**REQUIRED WORK:**
Transcribe the data exactly, pictures excluded.

**RECORDED DATA:**

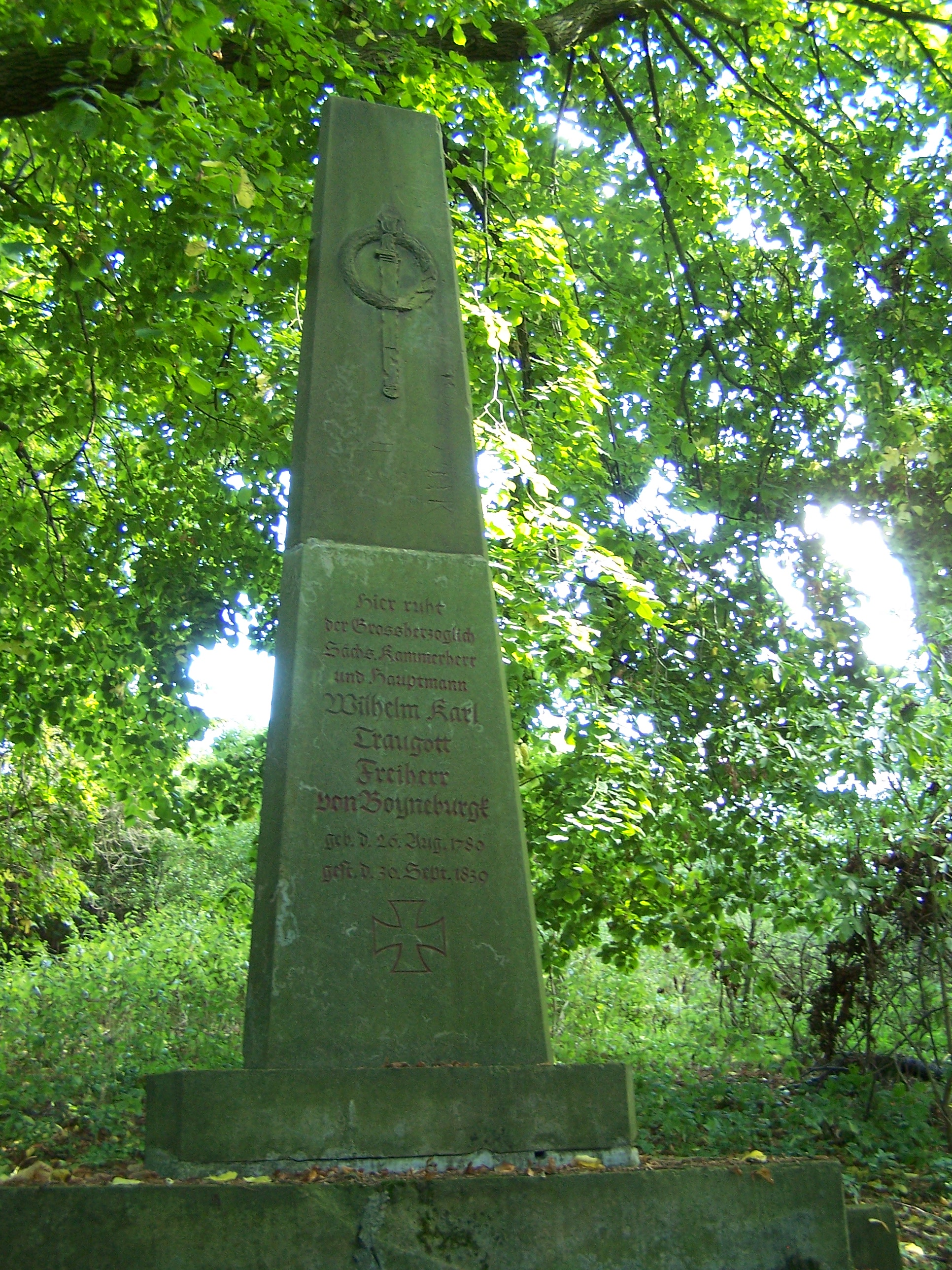 Das wieder aufgebaute Boyneburgk-Denkmal auf dem Hörschelberg markiert die Grenze zwischen Krauthausen, OT Deubachshof, und dem Stadtteil Hörschel der Stadt Eisenach.
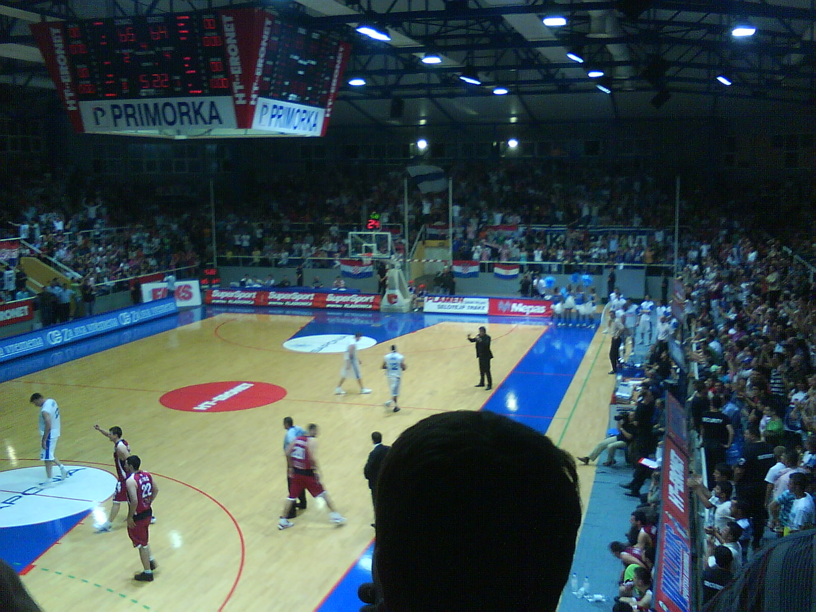 Pecara basketball stadium in Široki Brijeg
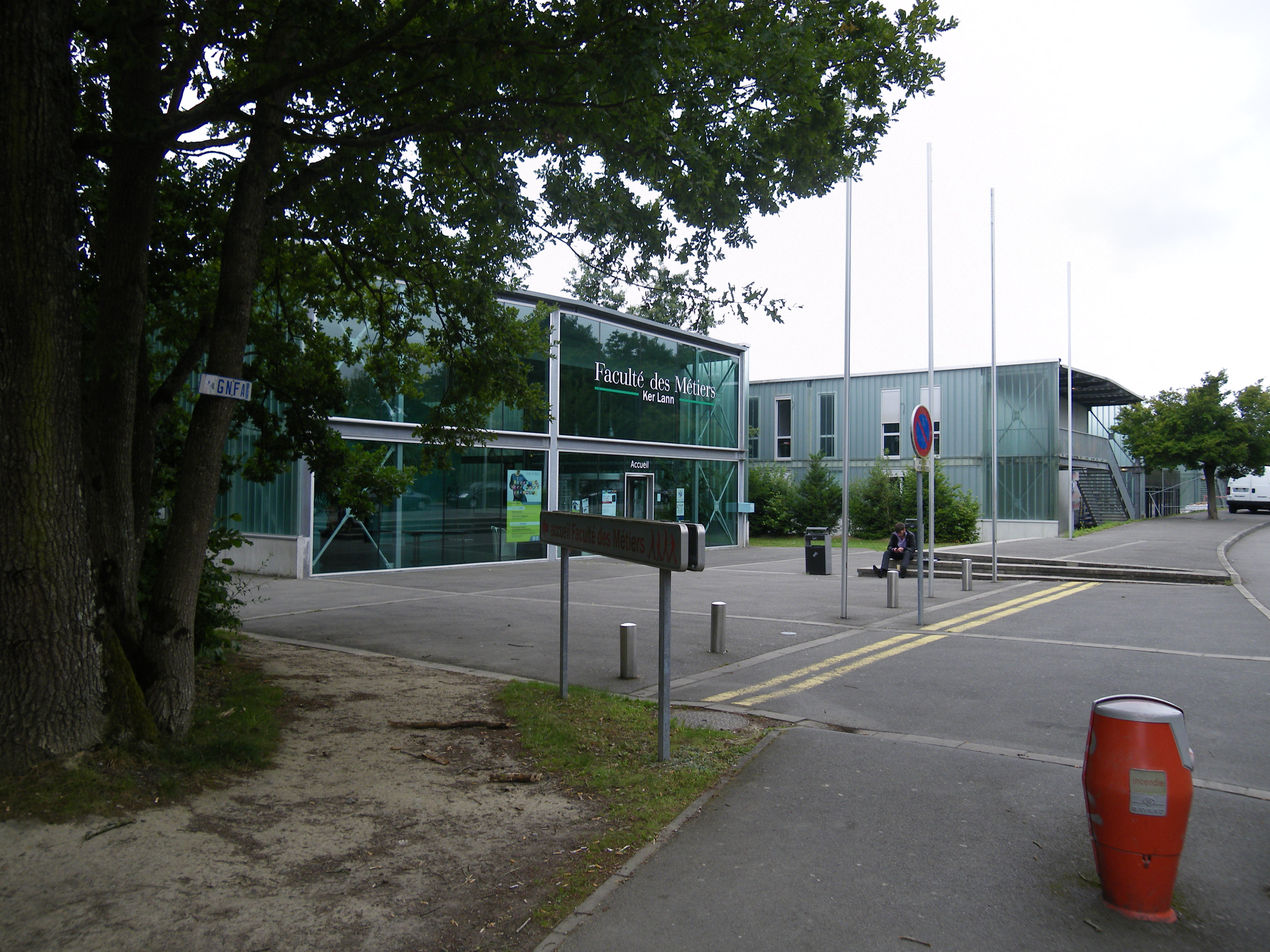 la faculté des metiers a ker lann

**RESPONSE TO THE EXERCISE:**
 Das wieder aufgebaute Boyneburgk-Denkmal auf dem Hörschelberg markiert die Grenze zwischen Krauthausen, OT Deubachshof, und dem Stadtteil Hörschel der Stadt Eisenach.
 Pecara basketball stadium in Široki Brijeg
 la faculté des metiers a ker lann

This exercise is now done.